- **Raw data**
[Start of Attachment]
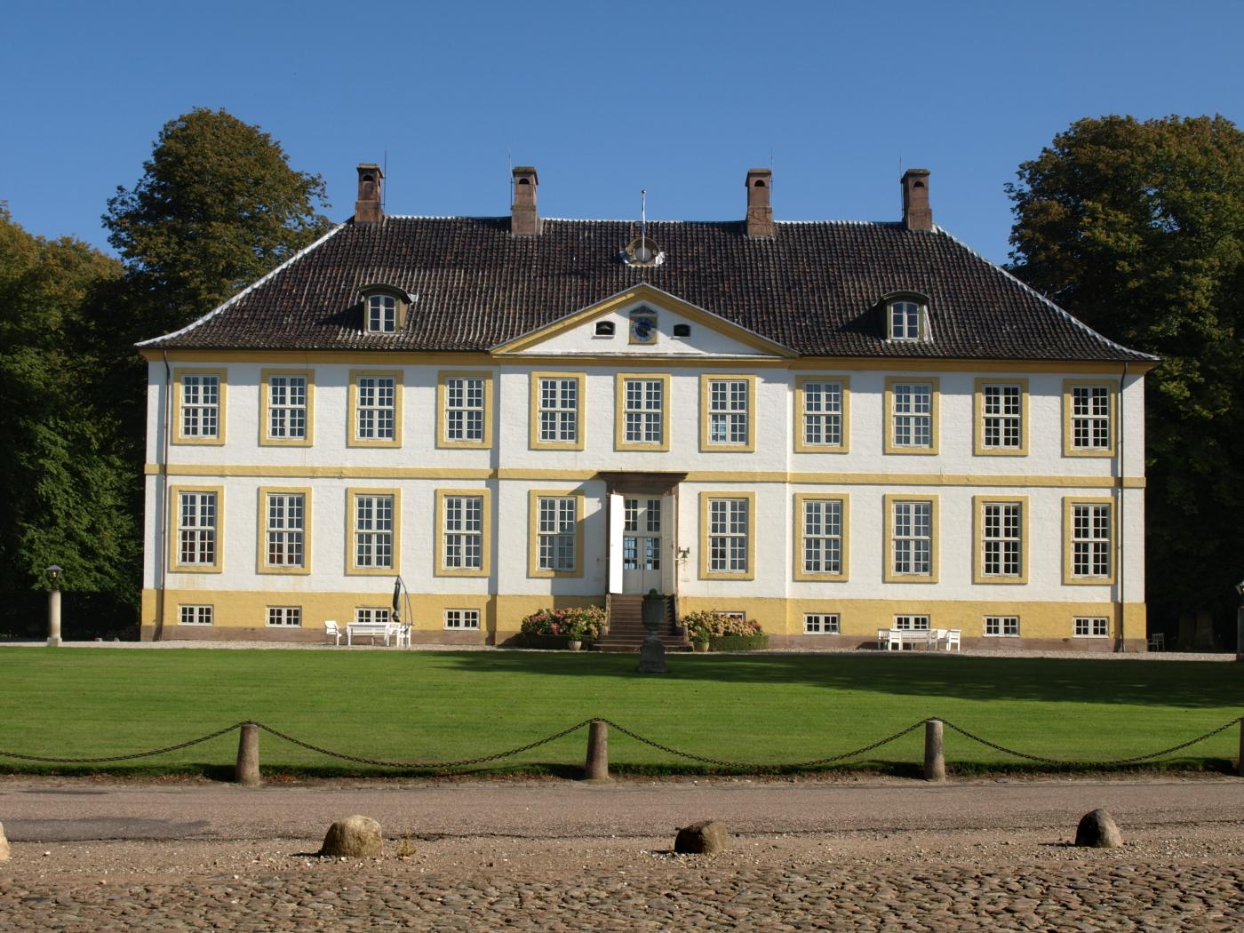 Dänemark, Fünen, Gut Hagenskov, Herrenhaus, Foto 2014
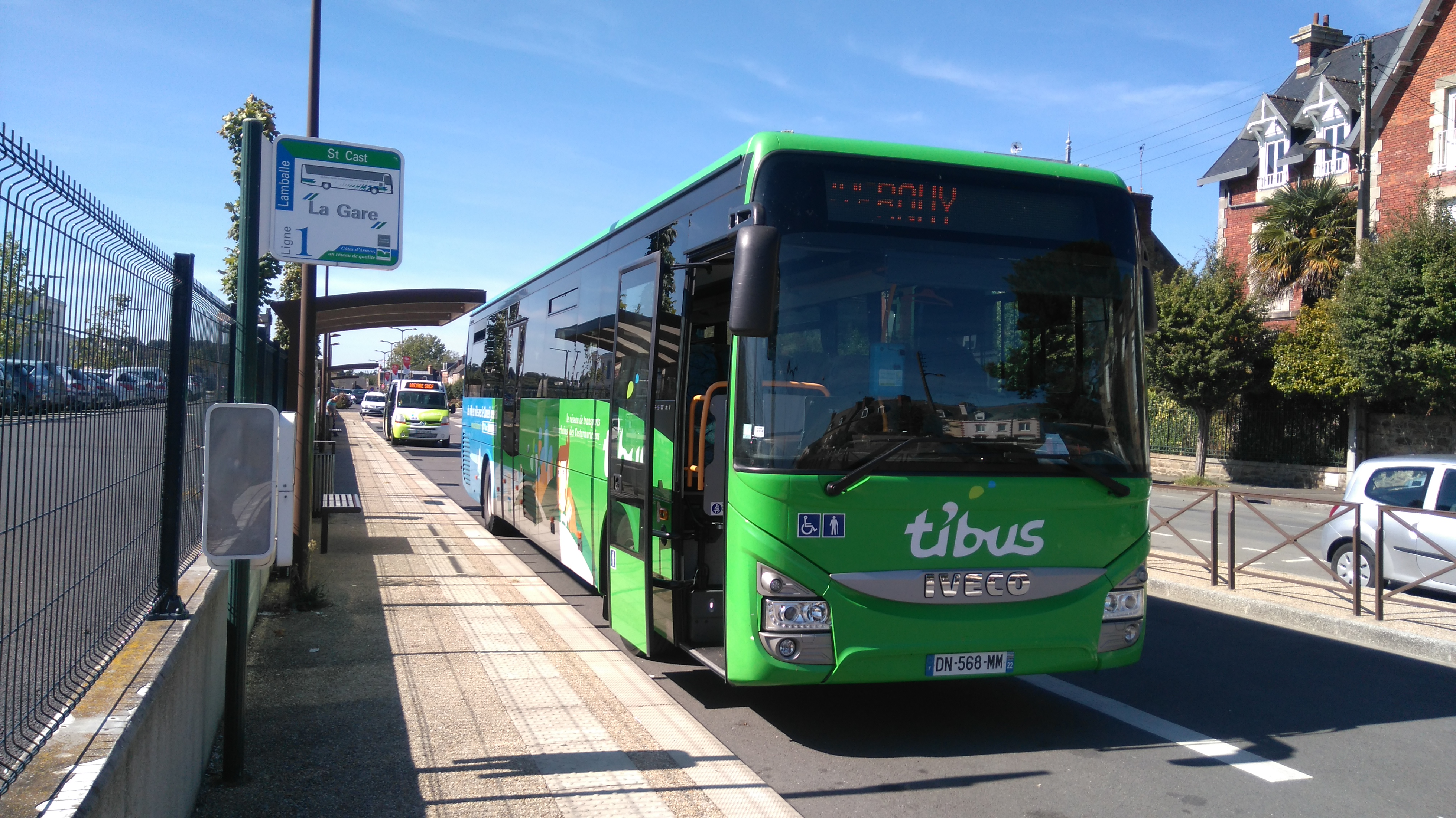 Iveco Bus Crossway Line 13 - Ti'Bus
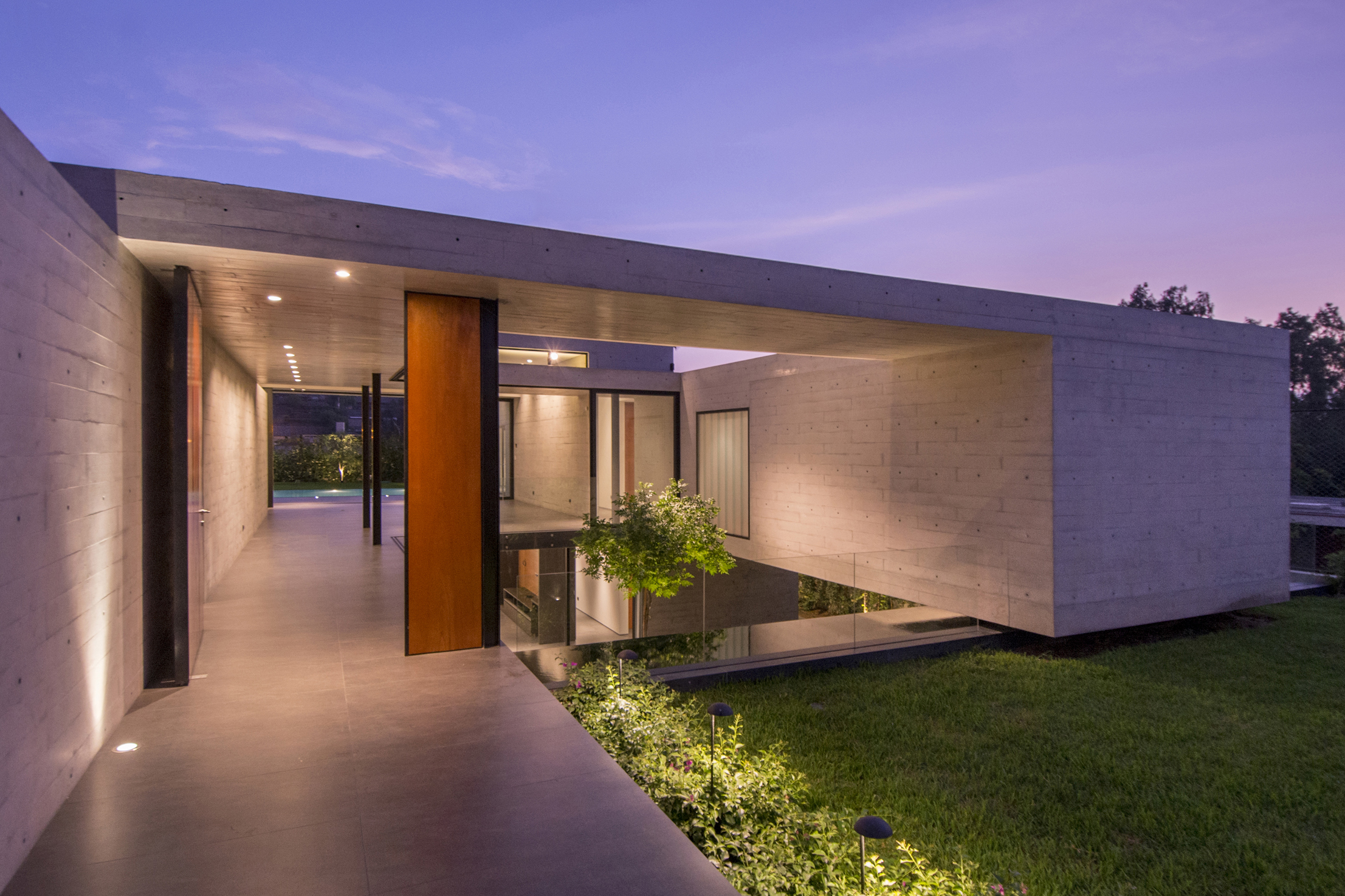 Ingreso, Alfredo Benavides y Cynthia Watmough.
[End of Attachment]
[Start of Attachment]
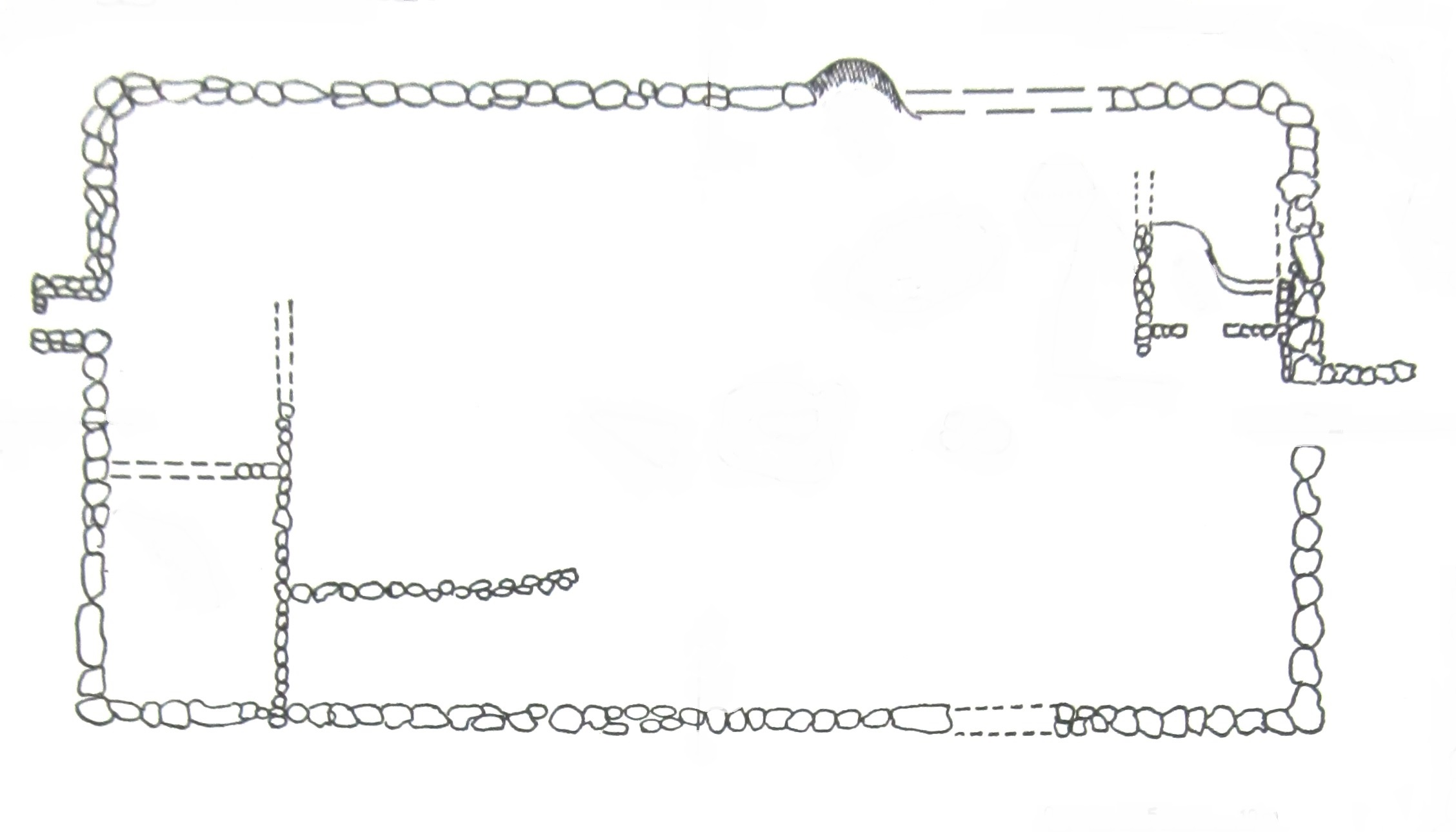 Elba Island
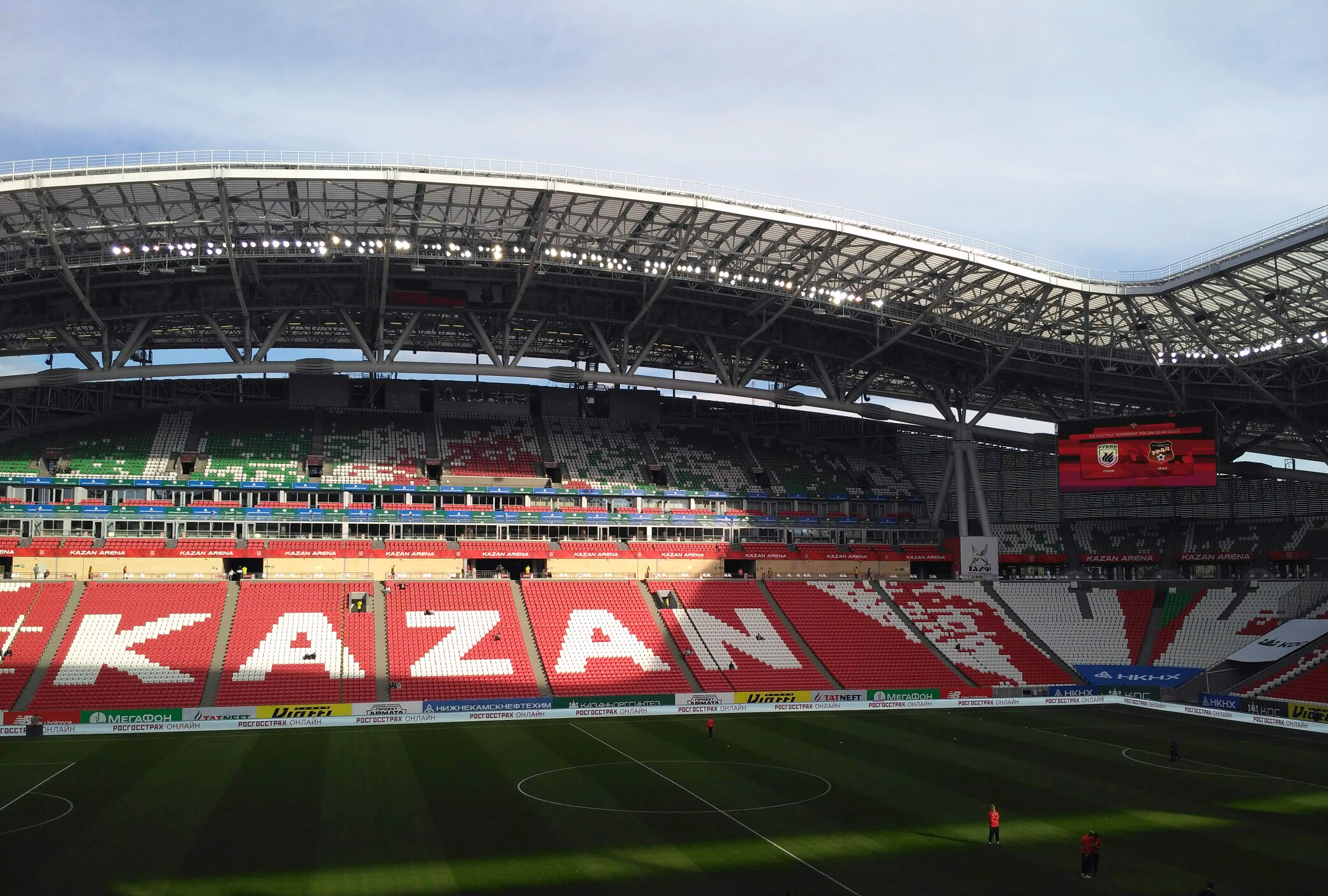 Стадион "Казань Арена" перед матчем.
[End of Attachment]
Word for word, restate the lines above from the one with "Dänemark, Fünen, Gut" through the one with "Ingreso, Alfredo Benavides", keeping both ends and dropping the pictures.

 Dänemark, Fünen, Gut Hagenskov, Herrenhaus, Foto 2014
 Iveco Bus Crossway Line 13 - Ti'Bus
 Ingreso, Alfredo Benavides y Cynthia Watmough.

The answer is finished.